Quadrangle Club (University of Chicago) - History

History

The Quadrangle Club was created in 1893 as a social club for the faculty of the newly established University of Chicago. It was to be a place to gather for "study, socialization, and especially communication," and from its inception was open to members of the community as well as to faculty. It was spearheaded by Robert Francis Harper, an associate professor of Near Eastern Languages and the younger brother of William Rainey Harper, first president of the university. It originally occupied a suite in the Barry Hotel, located at 59th Street between Dorchester and Blackstone.

By 1895, the club had outgrown the hotel suite, and land was purchased for the construction of a club house on the southeast corner of 58th and University, the current site of the Oriental Institute. The new club house opened in 1896 and contained billiard and card rooms, a gymnasium, some sleeping rooms, and a small ladies' room for the wives of members. Outside, to the south, there were tennis courts. The Club hosted many social events, including lectures, recitals, and dances. As an afterthought, a small dining room and basement kitchen were added to the building. In 1897, fires led to modifications of the building by Howard Van Doren Shaw, a distinguished architect who later designed the building that the club currently occupies.

In 1916, to make way for Rockefeller Chapel, the Quadrangle Club agreed to relocate to a parcel of land on the corner of 57th Street and University Avenue, the present site. Howard Van Doren Shaw designed the new building, which opened on December 21, 1922. Shaw designed a building resembling an English country house, with large open spaces and—on the second floor, facing the tennis courts—abundant natural light. In the summer of 1929, the old club house was moved (in two pieces) two blocks west to 956–960 East 58th Street, where it was renamed Ingleside Hall.

The Quadrangle Club enjoyed a golden age during the 1920s and 1930s when it functioned as a popular gentleman's club offering billiards, a card room, and stimulating lunchtime conversation. The "Round Table", a lunchtime tradition in which professors from diverse fields gathered to share ideas, flourished.

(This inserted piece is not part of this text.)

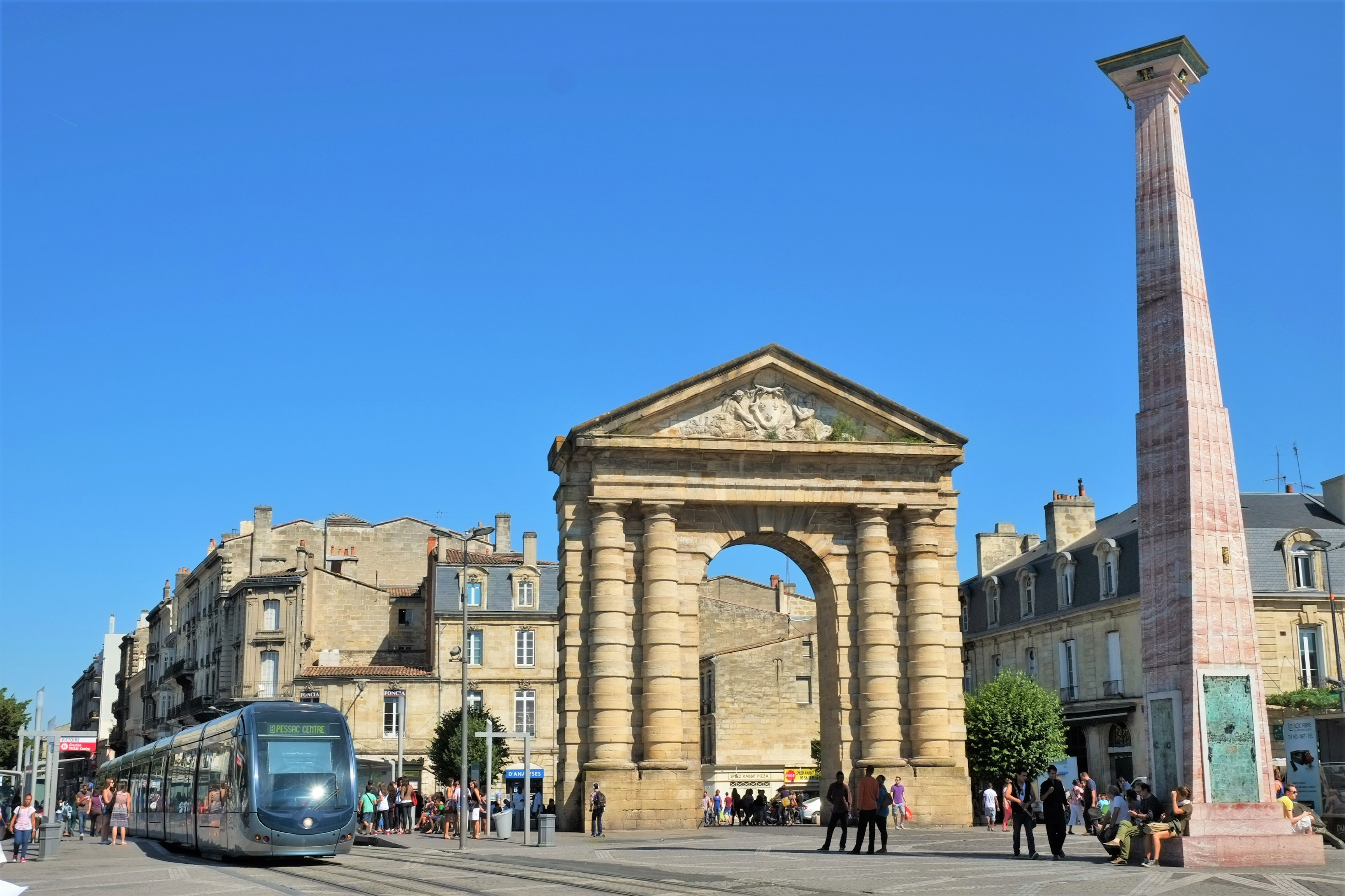 Place de la Victoire Bordeaux France
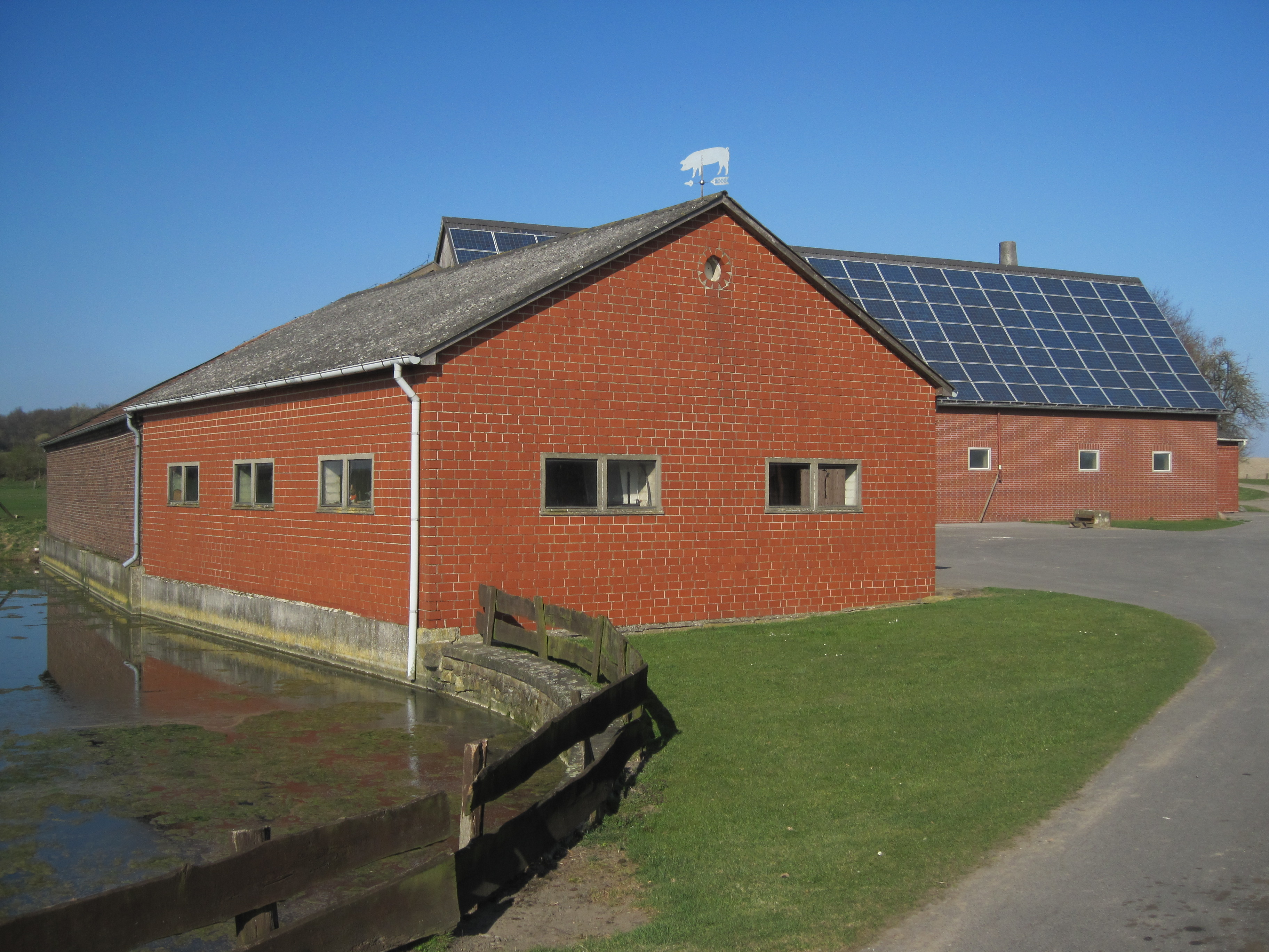 Das Foto zeigt die Umbegung von Haus Hardenberg in Werne-Nordick.

As World War II came to an end the Quad Club found itself redefined by the changes in the times. There was pressure to admit all faculty, including women professors. The decline of the South Side of Chicago and the attractiveness of suburban living to some faculty decreased the potential membership. It lost many amenities of the gentleman's club as financial pressures forced rooms to be taken over for catering affairs. The Club has always kept its dues and fees low to accommodate faculty members with modest incomes, and catering helped to make up the inevitable deficits.